Current practical database compression techniques stress speed over compression:
- Vectorwise is using Super-scalar RAM-CPU cache compression which includes a carefully implemented dictionary coder.
- C-store—and presumably Vertica—is using similar compression techniques as well as simple run-length encoding of projection indexes.
- Oracle is compressing its bitmaps using Byte-aligned bitmap compression—a variation on run-length encoding.
- Wu et al.’s Fastbit as well as my very own Lemur Bitmap Index C++ Library use less aggressive compression techniques, for faster results. In fact, one my recent empirical results is that on a two-CPU dualcore machine, using 64-bit words instead of 32-bit words in word-aligned compression—which nearly halves the compression—can make the processing faster.
- LucidDB similarly compresses its bitmap indexes with a simple variation on run-length encoding.

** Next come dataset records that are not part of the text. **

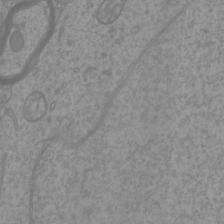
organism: Mouse
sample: Cortical neurons
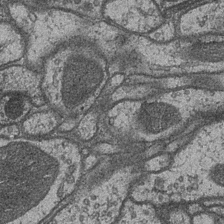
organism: Drosophila
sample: Optic medulla
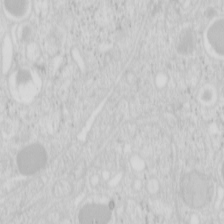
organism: Mouse
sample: Pancreas
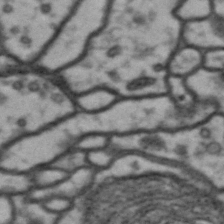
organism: Drosophila
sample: Brain
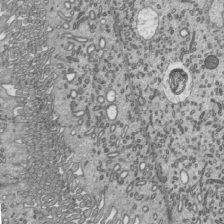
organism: Mouse
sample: Mouse epididymis efferent ductule cilia
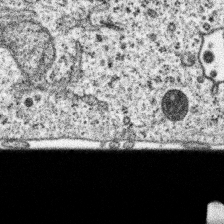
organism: Human
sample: HeLa cells
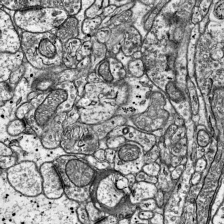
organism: Mouse
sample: Visual Cortex
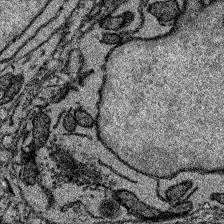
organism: Zebrafish
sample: Larval olfactory bulb
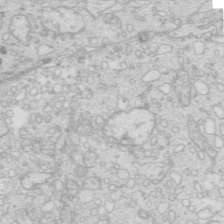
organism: Mouse
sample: Multiciliated cells
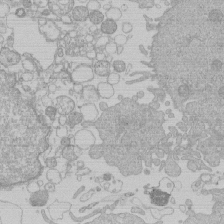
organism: Human
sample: Macrophage cells
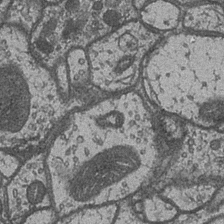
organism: Drosophila
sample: Optic medulla
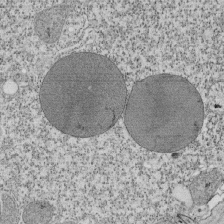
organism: Tetrahymena
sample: Cilia in tetrahymena
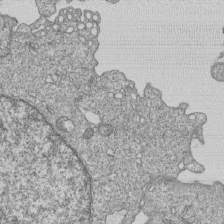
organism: Human
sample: MDA-MB-231 cells
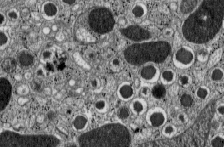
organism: C57BL Mouse
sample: Pancreatic islet
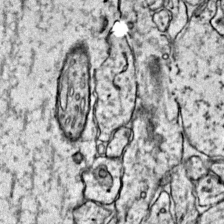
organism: Mouse
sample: Primary visual cortex
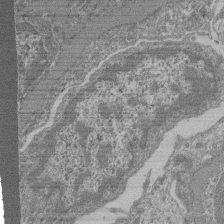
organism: Mouse
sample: Glomerulus
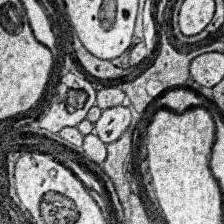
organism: Human
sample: Temporal Lobe
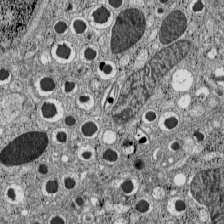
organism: C57BL Mouse
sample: Pancreatic islet
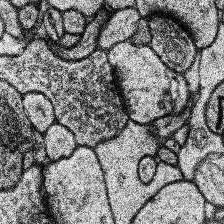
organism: Human
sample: Temporal Lobe
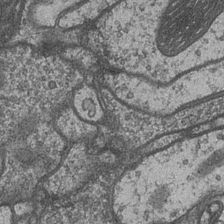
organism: Drosophila
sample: Optic medulla
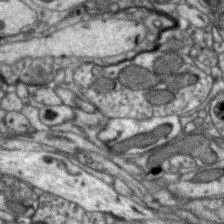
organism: Zebra finch
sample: Brain
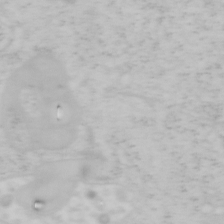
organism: Mouse
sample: OT-I killer T cells with ID8 ovarian cancer cells
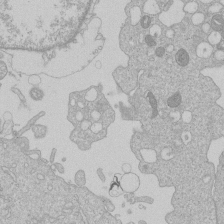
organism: Human
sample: Macrophage cells
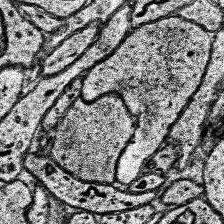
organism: Human
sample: Temporal Lobe
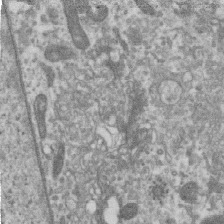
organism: Human
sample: Centriole in RPE cells
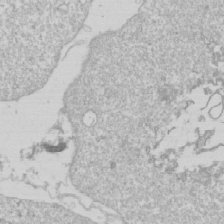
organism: Drosophila
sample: Cell division; meiosis; drosophila spermatocytes
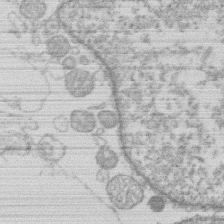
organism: Human
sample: Macrophage cells
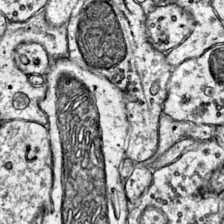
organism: Mouse
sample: Primary visual cortex
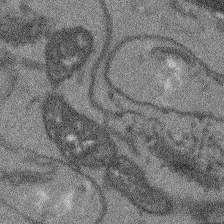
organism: Arabidopsis thaliana
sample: Root tip
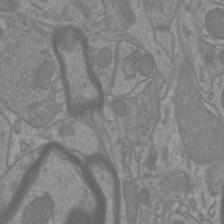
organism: Mouse
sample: Cortical neurons
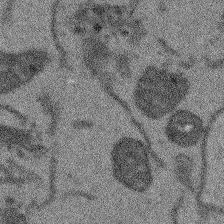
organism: Arabidopsis thaliana
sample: Root tip
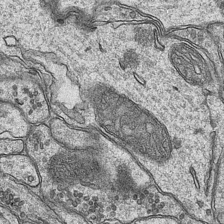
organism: Mouse
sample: CA1 Hippocampus
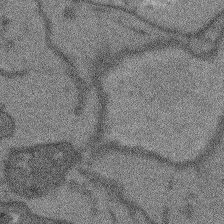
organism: Arabidopsis thaliana
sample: Root tip
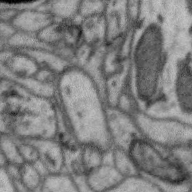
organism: Zebra finch
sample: Brain
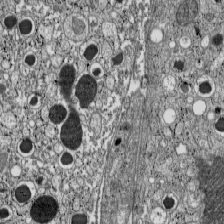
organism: C57BL Mouse
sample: Pancreatic islet
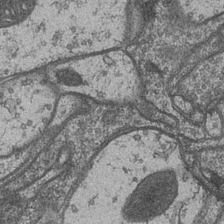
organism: Drosophila
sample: Optic medulla
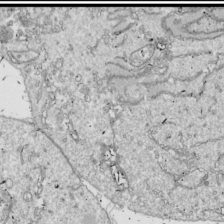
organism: Drosophila
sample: Cell division; meiosis; drosophila spermatocytes
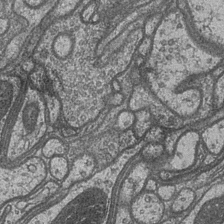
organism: Drosophila
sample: Optic medulla
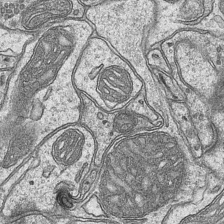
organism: Mouse
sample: CA1 Hippocampus
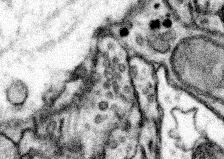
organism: Mouse
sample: Somatosensory cortex neuropil
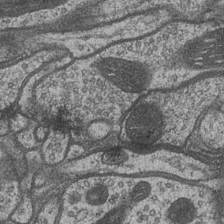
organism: Drosophila
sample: Optic medulla
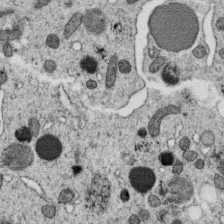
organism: C. elegans
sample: C. elegans oocyte; sperm cells
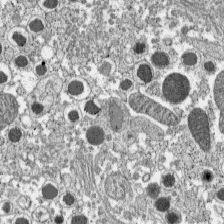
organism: C57BL Mouse
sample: Pancreatic islet
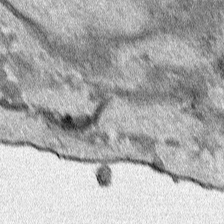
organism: Human
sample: Mitochondria in HCT116 cells
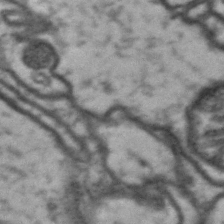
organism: Drosophila
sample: Brain
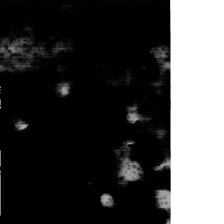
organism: C. elegans
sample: C. elegans oocyte; sperm cells
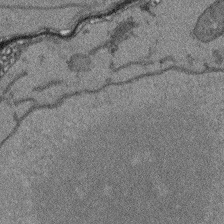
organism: Arabidopsis thaliana
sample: Root tip
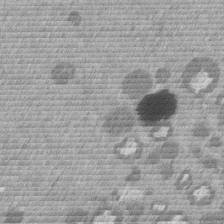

Given that we have more and more CPU cores—and generally more powerful CPUs—shouldn’t we compress the data more aggressively?
As the CPUs get more powerful, shouldn’t all database become I/O bound? That is, the main difficulty is to bring enough data into the CPUs?
- As we have more CPU cores, we also have more bandwidth to bring data to the the cores. Otherwise, CPU cores would be constantly data-starved in most multimedia and business applications.
- Multicore CPUs are not the only game in town: RAM and storage have also been revolutionized. In 2009, it is not unpractical to run entirely database applications from RAM. After all, many business databases fit in 16 GB for RAM. And even when we do not have enough RAM, we have SSDs.
- Lightweight compression techniques often favor vectorization which is also getting more and more important and powerful.
Hence, for most database applications fast decompression remains preferable to aggressive compression.